Well, I did. Catch one, that is. That brought me to a fourth-place finish overall and second woman across the line. The standings held up even as the second "wave" (those who started after my sad swim) finished. My final time was somewhere around 51 minutes, which doesn't really mean a thing because it's such a bizarre race distance.

However, I was surprised at how tired and hungry I was after exerting myself for less than an hour. I didn't realize how hard you're going all the time in a triathlon -- I was too busy worrying about the next portion and staying hydrated to think too much about how much energy the effort was taking. The whole event was a lot harder than I had expected, but still a lot of fun and something I'm definitely going to do again ... I just have to work on that swim. Ugh.

Wednesday, May 13, 2009

New priority: sleeping

I met Leslie for our regular Wednesday morning run after just three hours of sleep.
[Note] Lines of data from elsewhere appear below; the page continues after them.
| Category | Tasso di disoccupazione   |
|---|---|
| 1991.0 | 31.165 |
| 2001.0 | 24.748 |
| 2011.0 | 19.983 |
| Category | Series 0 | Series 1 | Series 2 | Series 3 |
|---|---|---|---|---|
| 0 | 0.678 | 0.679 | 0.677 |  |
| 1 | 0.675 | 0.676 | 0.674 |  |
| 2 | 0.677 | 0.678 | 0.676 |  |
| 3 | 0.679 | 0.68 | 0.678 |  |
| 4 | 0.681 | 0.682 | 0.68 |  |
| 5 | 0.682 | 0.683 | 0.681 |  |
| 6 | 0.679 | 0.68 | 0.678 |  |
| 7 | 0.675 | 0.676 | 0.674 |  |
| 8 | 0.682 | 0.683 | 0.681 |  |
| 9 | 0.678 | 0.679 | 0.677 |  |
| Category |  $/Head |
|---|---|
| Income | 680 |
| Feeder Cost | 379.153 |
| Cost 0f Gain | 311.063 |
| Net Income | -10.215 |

This was not my best move ever. I sometimes forget the importance of sleep and get real excited about doing a lot of things. In this case, it was a 12-hour workday that I needed to wind down from, so I watched episodes of "Dexter" until after 2 a.m. Just a heads up, watching a TV show about a serial killer, even a well-meaning one, does not calm you.
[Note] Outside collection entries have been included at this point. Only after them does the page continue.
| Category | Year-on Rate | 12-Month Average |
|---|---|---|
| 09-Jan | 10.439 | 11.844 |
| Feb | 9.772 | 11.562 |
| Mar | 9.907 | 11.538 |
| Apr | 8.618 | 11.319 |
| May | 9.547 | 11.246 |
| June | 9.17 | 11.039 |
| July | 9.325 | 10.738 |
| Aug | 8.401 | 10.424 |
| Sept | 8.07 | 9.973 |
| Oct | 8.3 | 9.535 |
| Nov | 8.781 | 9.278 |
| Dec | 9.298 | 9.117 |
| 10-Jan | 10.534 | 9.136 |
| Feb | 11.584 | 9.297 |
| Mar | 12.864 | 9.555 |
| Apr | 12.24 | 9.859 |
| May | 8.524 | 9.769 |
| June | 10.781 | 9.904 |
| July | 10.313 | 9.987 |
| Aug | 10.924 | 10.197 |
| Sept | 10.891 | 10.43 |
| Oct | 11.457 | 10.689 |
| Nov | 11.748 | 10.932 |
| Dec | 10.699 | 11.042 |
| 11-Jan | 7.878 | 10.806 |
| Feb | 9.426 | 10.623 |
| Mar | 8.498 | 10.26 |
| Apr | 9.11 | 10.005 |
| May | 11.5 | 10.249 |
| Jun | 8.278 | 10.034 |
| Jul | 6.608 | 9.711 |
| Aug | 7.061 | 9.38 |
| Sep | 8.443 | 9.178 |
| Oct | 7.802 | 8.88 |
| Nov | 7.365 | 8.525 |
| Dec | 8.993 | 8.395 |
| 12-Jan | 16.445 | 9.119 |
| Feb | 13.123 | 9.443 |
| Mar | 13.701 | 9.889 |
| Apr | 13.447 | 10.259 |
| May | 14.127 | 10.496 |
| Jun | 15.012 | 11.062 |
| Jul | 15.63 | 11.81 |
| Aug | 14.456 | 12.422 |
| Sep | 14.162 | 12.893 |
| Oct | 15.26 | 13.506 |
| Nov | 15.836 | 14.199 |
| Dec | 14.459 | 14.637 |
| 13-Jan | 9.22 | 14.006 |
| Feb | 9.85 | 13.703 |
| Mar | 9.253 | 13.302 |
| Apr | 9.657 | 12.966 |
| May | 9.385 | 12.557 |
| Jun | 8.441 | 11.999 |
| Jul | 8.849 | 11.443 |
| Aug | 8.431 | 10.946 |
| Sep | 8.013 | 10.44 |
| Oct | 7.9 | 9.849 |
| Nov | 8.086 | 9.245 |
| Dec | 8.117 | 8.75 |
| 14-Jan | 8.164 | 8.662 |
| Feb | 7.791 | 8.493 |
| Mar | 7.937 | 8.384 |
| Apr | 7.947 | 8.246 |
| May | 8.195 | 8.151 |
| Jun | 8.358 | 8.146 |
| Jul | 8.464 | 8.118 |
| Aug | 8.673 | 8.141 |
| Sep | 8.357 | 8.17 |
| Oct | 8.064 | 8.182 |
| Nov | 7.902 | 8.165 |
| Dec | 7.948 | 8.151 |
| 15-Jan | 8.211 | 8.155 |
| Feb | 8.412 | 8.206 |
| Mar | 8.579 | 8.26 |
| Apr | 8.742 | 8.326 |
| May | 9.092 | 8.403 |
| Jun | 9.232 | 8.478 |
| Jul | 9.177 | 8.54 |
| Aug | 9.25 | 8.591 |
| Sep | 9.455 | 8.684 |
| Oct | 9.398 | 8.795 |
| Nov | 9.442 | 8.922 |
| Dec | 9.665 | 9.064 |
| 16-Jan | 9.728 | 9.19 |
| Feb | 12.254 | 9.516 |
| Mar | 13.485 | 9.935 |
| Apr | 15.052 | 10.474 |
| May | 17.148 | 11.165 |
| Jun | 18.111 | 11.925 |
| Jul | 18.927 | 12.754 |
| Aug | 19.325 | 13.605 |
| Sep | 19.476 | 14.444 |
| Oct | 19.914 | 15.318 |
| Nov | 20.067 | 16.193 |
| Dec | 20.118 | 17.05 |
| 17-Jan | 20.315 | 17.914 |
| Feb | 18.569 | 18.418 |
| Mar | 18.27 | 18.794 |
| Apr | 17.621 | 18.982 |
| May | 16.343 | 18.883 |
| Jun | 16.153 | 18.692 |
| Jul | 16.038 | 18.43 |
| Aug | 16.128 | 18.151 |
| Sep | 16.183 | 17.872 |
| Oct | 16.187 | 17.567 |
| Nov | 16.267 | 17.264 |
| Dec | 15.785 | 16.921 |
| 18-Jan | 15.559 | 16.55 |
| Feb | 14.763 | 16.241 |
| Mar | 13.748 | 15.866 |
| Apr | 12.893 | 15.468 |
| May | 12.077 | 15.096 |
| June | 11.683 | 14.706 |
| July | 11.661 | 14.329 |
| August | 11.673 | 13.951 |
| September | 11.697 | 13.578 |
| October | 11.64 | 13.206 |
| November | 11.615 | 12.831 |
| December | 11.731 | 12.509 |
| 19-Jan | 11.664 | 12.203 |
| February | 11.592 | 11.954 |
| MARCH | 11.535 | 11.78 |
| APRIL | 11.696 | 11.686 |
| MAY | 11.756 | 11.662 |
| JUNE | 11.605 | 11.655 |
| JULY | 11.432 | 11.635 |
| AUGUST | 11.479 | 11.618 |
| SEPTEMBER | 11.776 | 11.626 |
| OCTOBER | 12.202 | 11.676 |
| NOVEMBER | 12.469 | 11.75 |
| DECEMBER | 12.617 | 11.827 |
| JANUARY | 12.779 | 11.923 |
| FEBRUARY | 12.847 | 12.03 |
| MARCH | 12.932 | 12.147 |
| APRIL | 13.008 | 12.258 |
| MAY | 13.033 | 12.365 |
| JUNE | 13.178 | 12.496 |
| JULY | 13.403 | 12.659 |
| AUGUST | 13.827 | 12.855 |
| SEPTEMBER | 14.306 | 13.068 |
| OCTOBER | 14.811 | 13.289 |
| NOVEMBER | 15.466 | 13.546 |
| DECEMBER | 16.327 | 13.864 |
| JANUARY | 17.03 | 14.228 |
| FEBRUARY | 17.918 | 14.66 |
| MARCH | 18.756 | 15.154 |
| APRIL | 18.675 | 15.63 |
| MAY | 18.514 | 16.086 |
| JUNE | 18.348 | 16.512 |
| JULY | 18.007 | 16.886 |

The combo of Dexter and crime reporting just wrecked me. My three restless hours of sleep were spent dreaming about murders and drug use (not my own, I promise). I wonder if I'd even be able to function today were it not for the 45-minute jaunt through Capitola the four of us (and Callie too!) did this morning?

This brings up two important points for me. One, running before work really gets me going, even more so than downing a French press of Guatemalan coffee. Two, when I'm training at any moderate level, I need at least eight hours of sleep at night. It simply doesn't work for me to expend that energy without the recovery time in dreamland.

Exercising is great, but it takes a lot of other elements to make it beneficial. Sleep is a big one, as is diet, staying hydrated, the gear you use, how much you drink or lots of other little things you (or at least I) rarely consider when suiting up to go play outside.

Tuesday, May 12, 2009

Soooo high! (no, not like that)

So getting up at 6 to run 1-mile repeats -- you know, because I'm so into speed work less than three weeks after running a marathon -- at Skypark in Scotts Valley actually turned out to be a great way to start my day.

Who knew?

I mean, we killed the pace, as in actually didn't really run it at all. We planned to hit 7:55 for three miles. This is nothing like the good ol' days in college, but it would be enough to make me pant and earn a cup of fancy coffee.

Instead, we paced off Blair's internal "GPS unit" for the first one and hit a nice 7:32 split. Lynn led the second one, coming in at 7:40, and for the last one we just threw it all out the window. I was last to cross the line, clocking 7:17 or so.

But after buckling over to catch my breath, downing my watered-down Gatorade and running a cool-down mile with the crew, I got my reward: a frothy, warm, syrupy-sweet soy latte at Coffee Cat.

This would be the first of many highs, many caffeine-related, today.

Crazy antics and results in court today, like having to personally address the judge in front of the court about why the Sentinel should be allowed to photograph a defendant and a mistrial declared for the case of a convicted killer/child rapist who wants out of juvy (he's 37 now, so you could see why.... and also prolly see the arguments against).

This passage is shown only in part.